What it means to be a man has never attracted quite the same degree of cultural attention, at least not in a gendered way; most literature, one way or another, has always been about manhood. But in these fluid and uncertain times men, too, have started to look for some intellectual handrail to guide their life choices and show them how to think about how they live.

How smart, then, of Country Life – a self-consciously conservative weekly magazine that cherishes a very particular way of life enjoyed by a very, very small number of people (circulation: 38,275) – to come up with the antithesis. Those anxious to know the rules of being not a man, but a gentleman, need look no further.

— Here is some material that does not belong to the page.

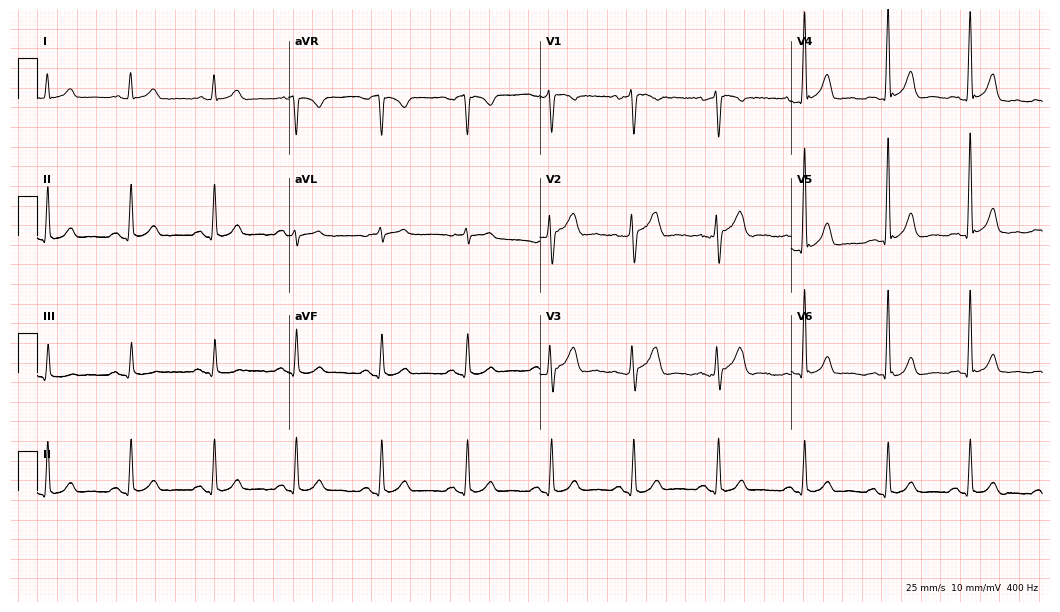
Electrocardiogram, a woman, 52 years old. Overall reading on record: normal ECG.

Last year, as it launched a new competition to identify a gentleman of the year, it helpfully set out the 10 features by which you would know one. (It was won, rather unexpectedly, not by some old buffer from a damp stately home in Herefordshire, but by the rather racy cosmopolitan old buffer David Dimbleby.)

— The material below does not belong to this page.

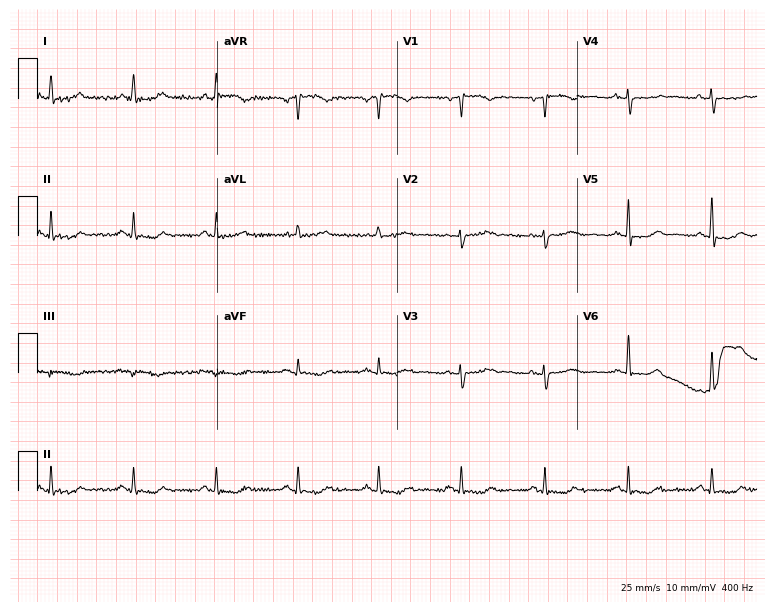
Electrocardiogram, a 73-year-old woman. Overall reading on record: normal ECG.

Now barely a year on, they have updated their guide. This is worrying news for those of its readers who might have thought there was only one way to be a gentleman and it was pretty well unchanged since the days of chivalry. But it makes good commercial sense because many of its readers will be checking off the qualities as anxiously as their great-grandparents studied Nancy Mitford’s U and non-U back in the 1950s.

Also, bonanza time for Country Life’s publishers, the list has grown from 10 to 39 while excluding some of the original essentials (like the one about a gentleman making love on his elbows). It now includes a few things like being able to ride a horse and sail a boat, skills that are usually the blessings of a prosperous and nurtured childhood, which will be reassuring for people who believe it is all about money.

It is easy enough to dismiss the national obsession with class (or more accurately, the national middle-class obsession with class) as some kind of interesting but inconsequential cul-de-sac like, say, ornithology. Only of course it isn’t. The gentleman contest may be a more or less harmless way of flogging magazines. But class, endowed by birth, still matters. It remains the most reliable predictor of a child’s life chances, and a pernicious influence on access to power. Maybe the urge to find a way of distinguishing the gentleman from the players the way cricket teams once did is a sign that the tectonic plates are finally beginning to shift.